(Entries taken from a collection)
━━━━━━━━━━

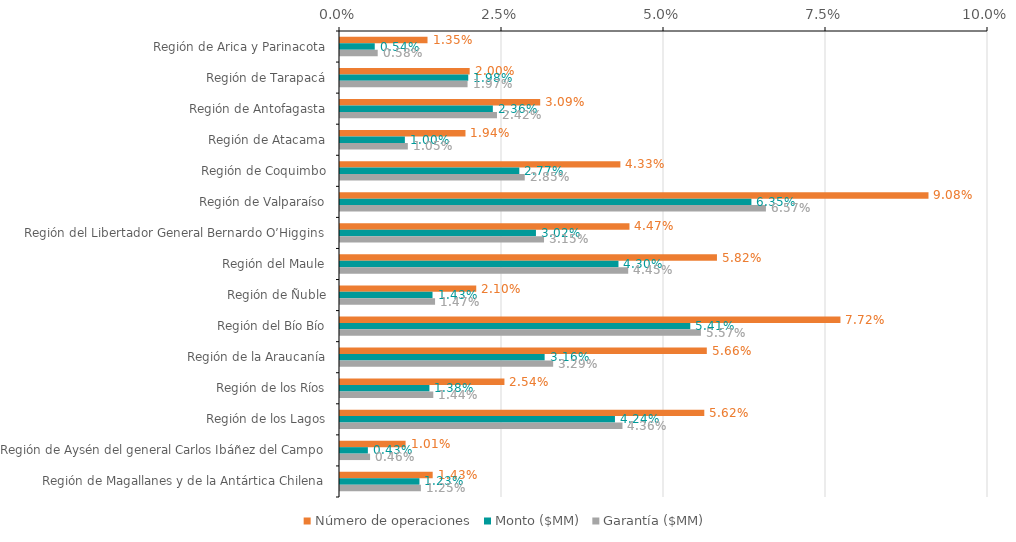
| Category | Número de operaciones | Monto ($MM) | Garantía ($MM) |
|---|---|---|---|
| Región de Arica y Parinacota | 0.014 | 0.005 | 0.006 |
| Región de Tarapacá | 0.02 | 0.02 | 0.02 |
| Región de Antofagasta | 0.031 | 0.024 | 0.024 |
| Región de Atacama | 0.019 | 0.01 | 0.01 |
| Región de Coquimbo | 0.043 | 0.028 | 0.029 |
| Región de Valparaíso | 0.091 | 0.063 | 0.066 |
| Región del Libertador General Bernardo O’Higgins | 0.045 | 0.03 | 0.031 |
| Región del Maule | 0.058 | 0.043 | 0.044 |
| Región de Ñuble | 0.021 | 0.014 | 0.015 |
| Región del Bío Bío | 0.077 | 0.054 | 0.056 |
| Región de la Araucanía | 0.057 | 0.032 | 0.033 |
| Región de los Ríos | 0.025 | 0.014 | 0.014 |
| Región de los Lagos | 0.056 | 0.042 | 0.044 |
| Región de Aysén del general Carlos Ibáñez del Campo | 0.01 | 0.004 | 0.005 |
| Región de Magallanes y de la Antártica Chilena | 0.014 | 0.012 | 0.012 |
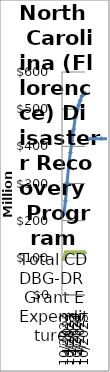
| Category | Projected Expenditures | Actual Expenditure |
|---|---|---|
| 10/2022 | 217188151.04 | 97038031.57 |
| 1/2023 | 253477819.72 | 115470991.82 |
| 4/2023 | 302481427.28 | 115470991.82 |
| 7/2023 | 351534989.6 | 115470991.82 |
| 10/2023 | 383142519.92 | 115470991.82 |
| 1/2024 | 414750050.24 | 115470991.82 |
| 4/2024 | 446457580.56 | 115470991.82 |
| 7/2024 | 478165110.88 | 115470991.82 |
| 10/2024 | 494949931.2 | 115470991.82 |
| 1/2025 | 510548131.52 | 115470991.82 |
| 4/2025 | 523359551.84 | 115470991.82 |
| 7/2025 | 535244532.16 | 115470991.82 |
| 10/2025 | 538989852.48 | 115470991.82 |
| 1/2026 | 542643999.8 | 115470991.82 |
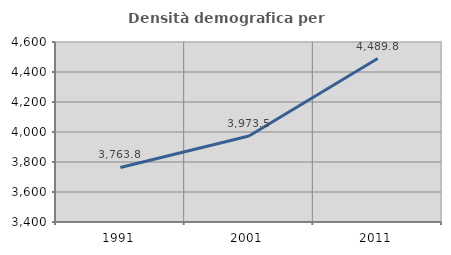
| Category | Densità demografica |
|---|---|
| 1991.0 | 3763.847 |
| 2001.0 | 3973.516 |
| 2011.0 | 4489.835 |
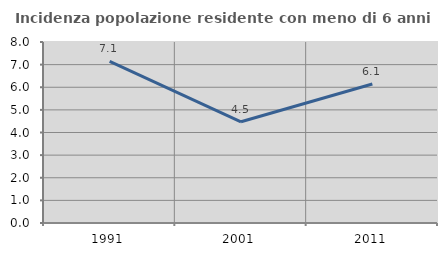
| Category | Incidenza popolazione residente con meno di 6 anni |
|---|---|
| 1991.0 | 7.143 |
| 2001.0 | 4.475 |
| 2011.0 | 6.141 |
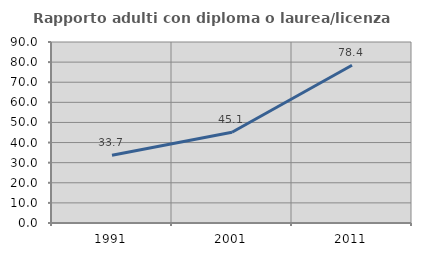
| Category | Rapporto adulti con diploma o laurea/licenza media  |
|---|---|
| 1991.0 | 33.735 |
| 2001.0 | 45.098 |
| 2011.0 | 78.44 |

━━━━━━━━━━

* _WHAT IS BEING ASKED_
Report every line in the data that holds "Category", copying each one.

* _RESPONSE TO THE EXERCISE_
| Category | Número de operaciones | Monto ($MM) | Garantía ($MM) |
| Category | Projected Expenditures | Actual Expenditure |
| Category | Densità demografica |
| Category | Incidenza popolazione residente con meno di 6 anni |
| Category | Rapporto adulti con diploma o laurea/licenza media  |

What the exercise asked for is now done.